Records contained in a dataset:

★ ★ ★

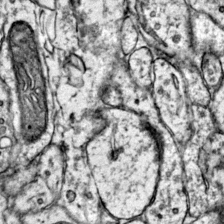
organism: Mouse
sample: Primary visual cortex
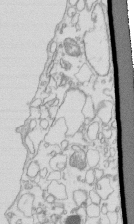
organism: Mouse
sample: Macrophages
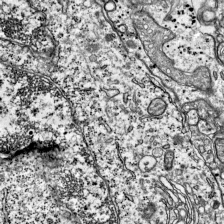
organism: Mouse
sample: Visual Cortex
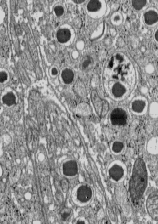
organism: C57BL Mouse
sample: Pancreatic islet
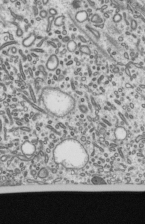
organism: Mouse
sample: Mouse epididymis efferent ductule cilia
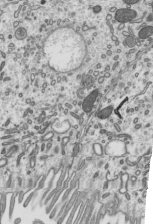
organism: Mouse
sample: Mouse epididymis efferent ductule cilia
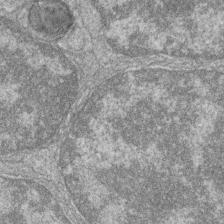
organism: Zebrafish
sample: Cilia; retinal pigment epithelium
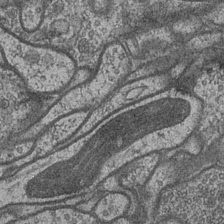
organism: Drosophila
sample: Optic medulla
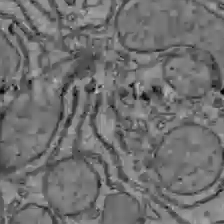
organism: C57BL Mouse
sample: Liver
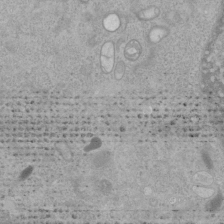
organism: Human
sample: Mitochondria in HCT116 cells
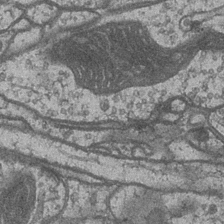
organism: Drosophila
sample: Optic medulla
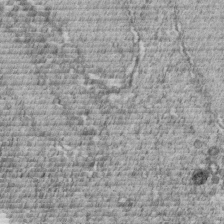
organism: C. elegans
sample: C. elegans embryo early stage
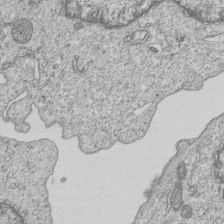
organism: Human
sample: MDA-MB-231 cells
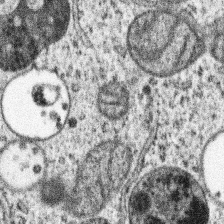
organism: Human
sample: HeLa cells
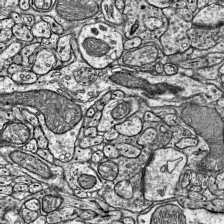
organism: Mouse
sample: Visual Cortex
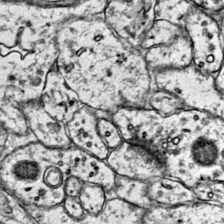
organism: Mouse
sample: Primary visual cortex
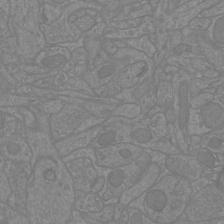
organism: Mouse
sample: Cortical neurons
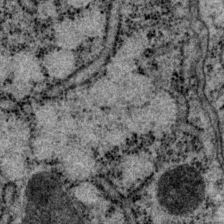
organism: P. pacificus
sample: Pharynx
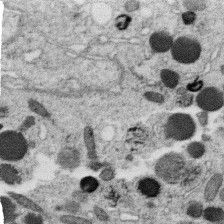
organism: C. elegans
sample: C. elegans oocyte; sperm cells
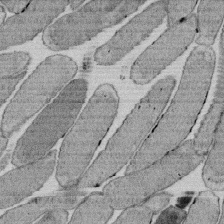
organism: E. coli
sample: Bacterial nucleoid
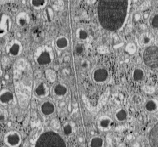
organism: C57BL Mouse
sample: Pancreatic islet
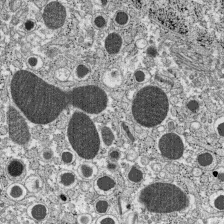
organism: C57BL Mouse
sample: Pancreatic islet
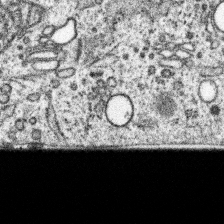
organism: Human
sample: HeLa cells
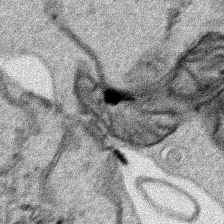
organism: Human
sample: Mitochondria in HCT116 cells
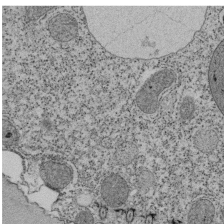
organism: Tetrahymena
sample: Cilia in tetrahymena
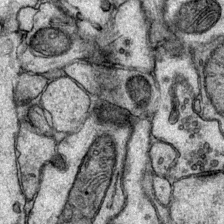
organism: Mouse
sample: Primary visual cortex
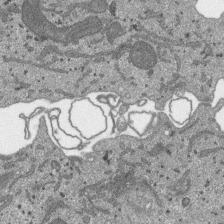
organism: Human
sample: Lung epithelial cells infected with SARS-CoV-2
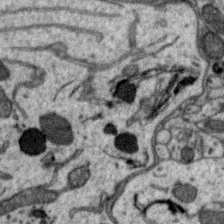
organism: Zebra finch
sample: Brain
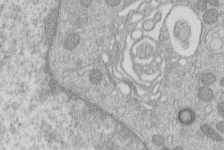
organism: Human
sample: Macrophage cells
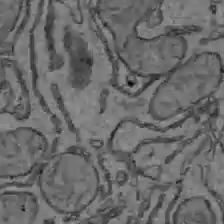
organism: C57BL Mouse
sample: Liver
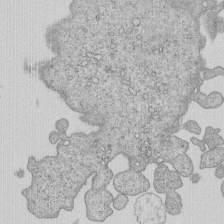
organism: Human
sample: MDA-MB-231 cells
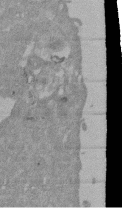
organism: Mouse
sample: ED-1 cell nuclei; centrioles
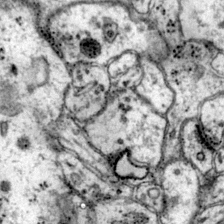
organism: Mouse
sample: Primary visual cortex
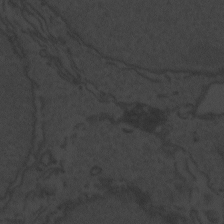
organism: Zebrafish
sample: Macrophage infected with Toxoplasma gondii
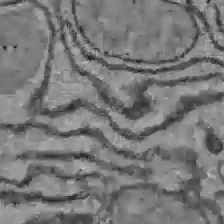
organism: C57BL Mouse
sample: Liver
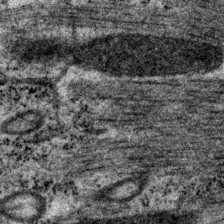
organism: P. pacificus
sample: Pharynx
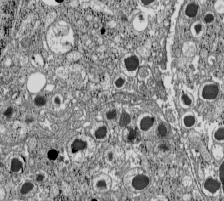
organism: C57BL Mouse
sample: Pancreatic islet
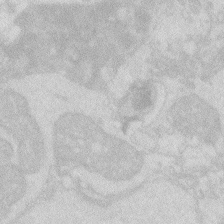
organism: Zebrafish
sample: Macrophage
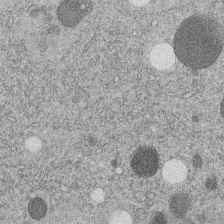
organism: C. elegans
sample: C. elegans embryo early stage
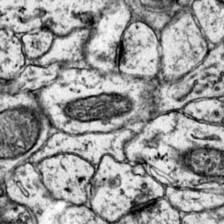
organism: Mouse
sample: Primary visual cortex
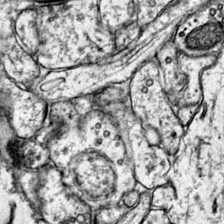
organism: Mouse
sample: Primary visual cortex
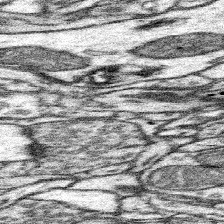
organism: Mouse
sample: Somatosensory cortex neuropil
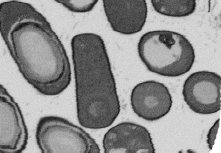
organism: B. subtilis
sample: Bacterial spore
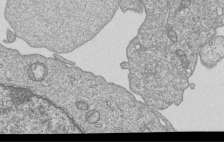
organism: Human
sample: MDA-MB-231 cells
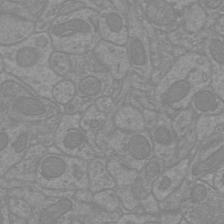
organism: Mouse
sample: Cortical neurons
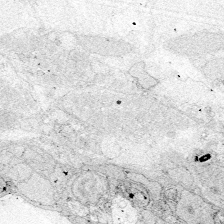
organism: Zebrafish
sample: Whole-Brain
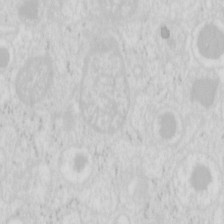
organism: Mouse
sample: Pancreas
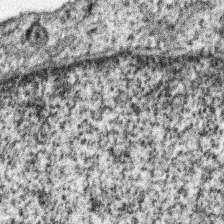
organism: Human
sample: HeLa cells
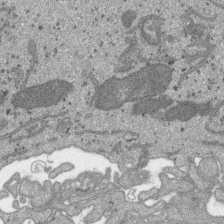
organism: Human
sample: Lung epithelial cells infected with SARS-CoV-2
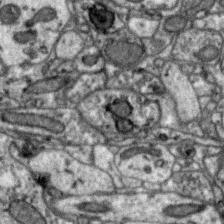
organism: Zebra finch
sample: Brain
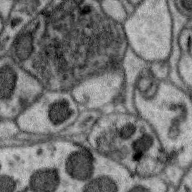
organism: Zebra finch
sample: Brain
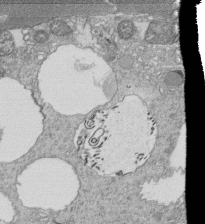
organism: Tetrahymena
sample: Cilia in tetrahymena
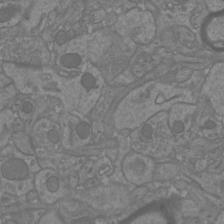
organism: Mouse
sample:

★ ★ ★

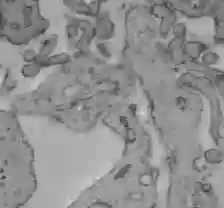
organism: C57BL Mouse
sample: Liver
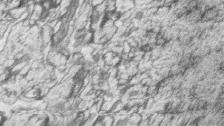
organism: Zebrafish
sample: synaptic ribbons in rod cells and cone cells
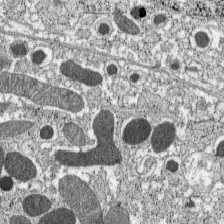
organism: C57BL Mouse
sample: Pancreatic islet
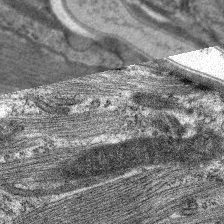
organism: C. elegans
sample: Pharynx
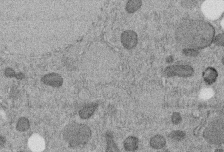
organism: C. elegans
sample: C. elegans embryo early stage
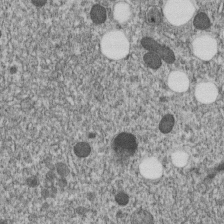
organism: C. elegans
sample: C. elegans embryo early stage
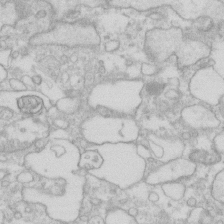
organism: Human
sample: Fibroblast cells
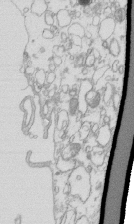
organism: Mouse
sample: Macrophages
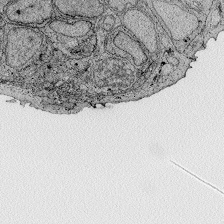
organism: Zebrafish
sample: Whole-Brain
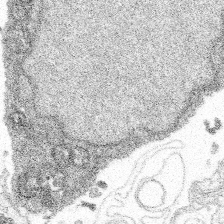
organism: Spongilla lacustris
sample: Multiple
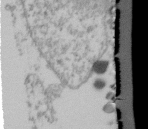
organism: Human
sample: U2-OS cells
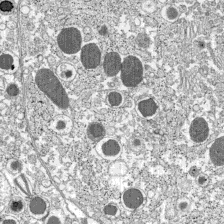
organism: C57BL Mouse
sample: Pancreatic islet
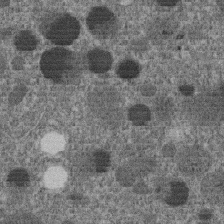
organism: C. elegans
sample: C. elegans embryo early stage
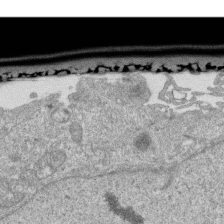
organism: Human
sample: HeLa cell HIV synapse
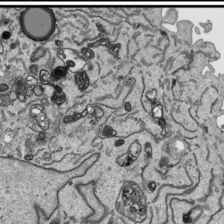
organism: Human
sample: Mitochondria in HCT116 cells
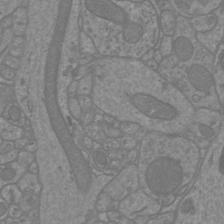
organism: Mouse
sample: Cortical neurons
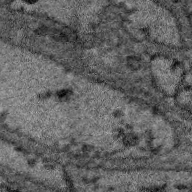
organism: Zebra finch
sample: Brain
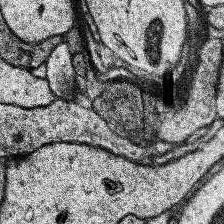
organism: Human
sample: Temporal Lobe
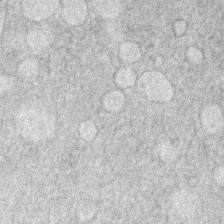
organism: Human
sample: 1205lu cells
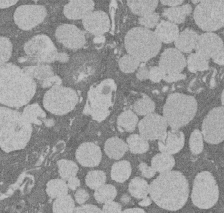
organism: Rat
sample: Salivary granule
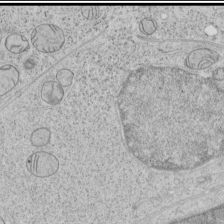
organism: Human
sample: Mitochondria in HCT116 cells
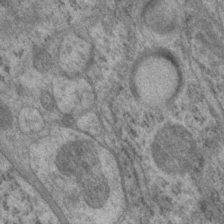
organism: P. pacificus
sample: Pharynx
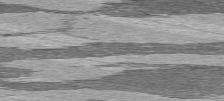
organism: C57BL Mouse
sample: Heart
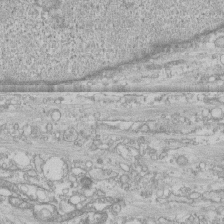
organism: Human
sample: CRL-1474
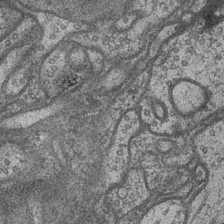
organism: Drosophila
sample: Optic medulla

★ ★ ★

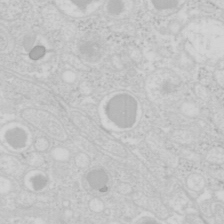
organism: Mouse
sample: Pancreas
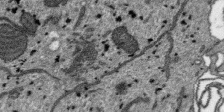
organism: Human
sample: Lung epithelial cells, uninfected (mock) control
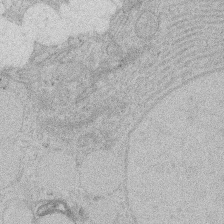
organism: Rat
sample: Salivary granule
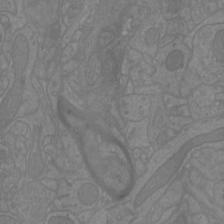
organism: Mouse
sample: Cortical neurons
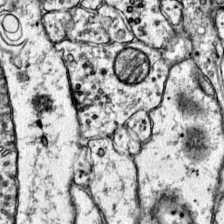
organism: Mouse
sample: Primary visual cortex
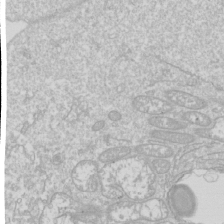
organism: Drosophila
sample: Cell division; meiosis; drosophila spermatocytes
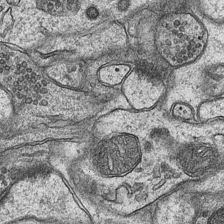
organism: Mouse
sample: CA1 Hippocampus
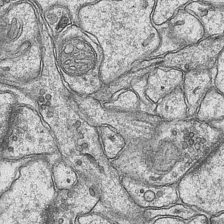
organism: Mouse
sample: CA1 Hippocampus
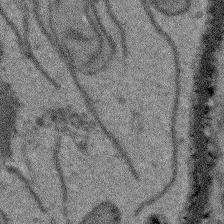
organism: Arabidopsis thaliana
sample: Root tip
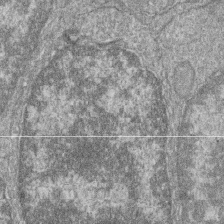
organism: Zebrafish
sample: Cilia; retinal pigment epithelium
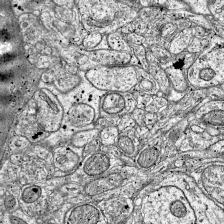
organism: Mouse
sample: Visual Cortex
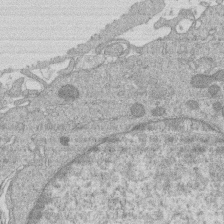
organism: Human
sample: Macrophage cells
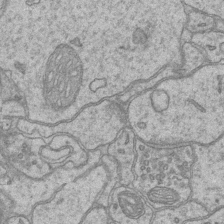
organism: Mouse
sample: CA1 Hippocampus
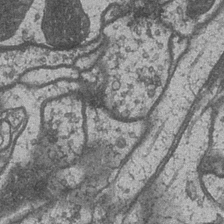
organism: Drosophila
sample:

★ ★ ★

Brief: For the entries above, print exactly the lines between the one with "sample: U2-OS cells" and the one with "sample: CRL-1474", inclusive, with no pictures.

Answer space:
sample: U2-OS cells
organism: C57BL Mouse
sample: Pancreatic islet
organism: C. elegans
sample: C. elegans embryo early stage
organism: Human
sample: HeLa cell HIV synapse
organism: Human
sample: Mitochondria in HCT116 cells
organism: Mouse
sample: Cortical neurons
organism: Zebra finch
sample: Brain
organism: Human
sample: Temporal Lobe
organism: Human
sample: 1205lu cells
organism: Rat
sample: Salivary granule
organism: Human
sample: Mitochondria in HCT116 cells
organism: P. pacificus
sample: Pharynx
organism: C57BL Mouse
sample: Heart
organism: Human
sample: CRL-1474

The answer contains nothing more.